INILAH ALASANNYA KENAPA KAMU PERLU HINDARI DIET DETOX ATAU PRODUK DETOX

INILAH ALASANNYA KENAPA KAMU PERLU HINDARI DIET DETOX ATAU PRODUK DETOX

Sebagaimana kita tahu, sekarang ini banyak banget jenis-jenis diet yang tersebar. Mulai dari yang namanya diet GM, diet Mayo, atau diet yang dinamakan berdasarkan si praktisinya, misalnya diet ala nganu, diet ala yu djum, atau diet ala astuti.

 

Dan, saat ini sedang booming yang namanya DIET DETOX. Diet apalagi tuh? (Jujur, Saya mah nunggu ada yang nyebarin diet Instagram, boleh makan apa saja kecuali teman)

 

Ketika Saya mendengar namanya dan protokol yang harus dilakukan, alarm diet Saya langsung berbunyi. Sepertinya Saya harus tahu soal ini.

 

Detektif Diet Mode = ON

 

Sebelum Kamu paham kenapa Kamu tidak perlu mengkiuti diet detox, jus detox, atau produk detox, mari kita bahas perlahan. Kita mulai dari :

 

 

Jujur saja, Saya agak sulit mencari referensi soal diet ini, karena tidak banyak sumber yang kredibel atau mumpuni. Mungkin karena memang tidak ada dasar sainnya.  Sebenarnya, dengan kurangnya sumber kredibel, alarm diet kita (kalau memang sudah terkalibrasi) harusnya mulai berbunyi.

 

Tapi lepas dari itu, dari hasil pencarian dan melihat para praktisinya, Saya simpulkan bahwa diet detox adalah diet yang berfungsi sebagai detoksifikasi (katanya).

 

Biasanya diet detox mempunyai protokol tertentu, misalnya:

  1. Makan makanan tertentu, biasanya buah atau sayur.
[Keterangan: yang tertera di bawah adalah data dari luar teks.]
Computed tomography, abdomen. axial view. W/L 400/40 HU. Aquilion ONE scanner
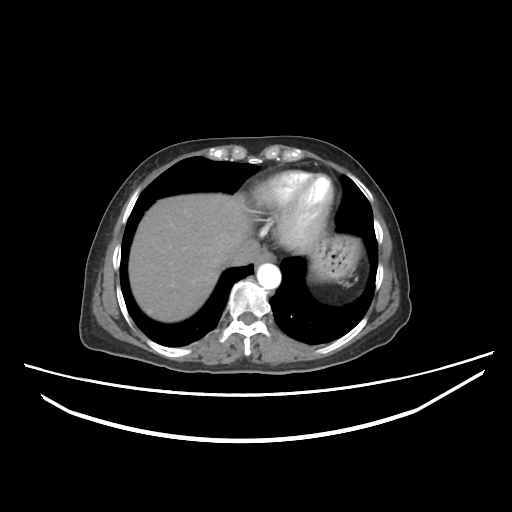
Coordinates as <box>x1,y1,x2,y2</box> in pixels.
Organ bounding boxes:
- esophagus: <box>256,249,274,262</box>
- liver: <box>128,193,253,322</box>
- stomach: <box>311,233,359,281</box>
- aorta: <box>256,263,280,288</box>
- inferior vena cava: <box>227,240,260,265</box>
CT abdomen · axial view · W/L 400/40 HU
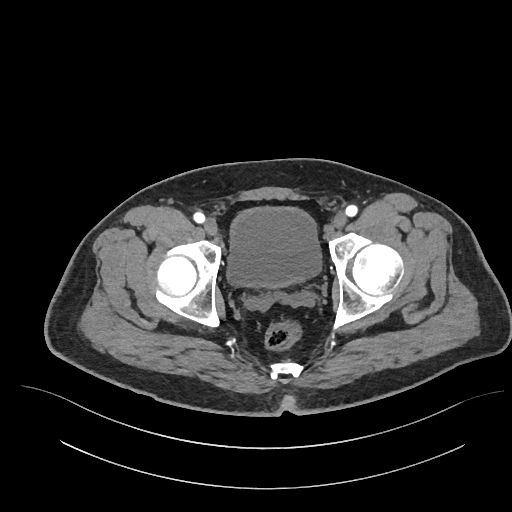

{"organs":{"bladder":[228,208,319,287]}}

Contohnya diet detox dengan semangka.
  2. Minum Teh Detox
  3. Spesial Jus, bahkan beberapa ada paketan khusus jus detox selama 1 minggu misalnya.
  4. Konsumsi pil-pil tertentu
  5. Dan protokol-protokol lain

 

Selain detoksifikasi, diet detox juga banyak digemari karena bisa membantu Kamu untuk turun berat badan (katanya). Bahkan dengan cepat dan mudah! itu kan yang Kamu mau? Hayo ngaku… 😉

 

Itulah alasan kenapa diet ini sangat viral dan banyak penggemarnya. Lalu, apakah memang diet detox benar-benar bisa sebagai detoksifikasi dan menurunkan berat badan? (Pake gaya pembawa acara silet…)

 

Sebelum, Kamu tahu kenyataan sebenarnya soal diet detox, mari kita pahami apa itu detoksifikasi.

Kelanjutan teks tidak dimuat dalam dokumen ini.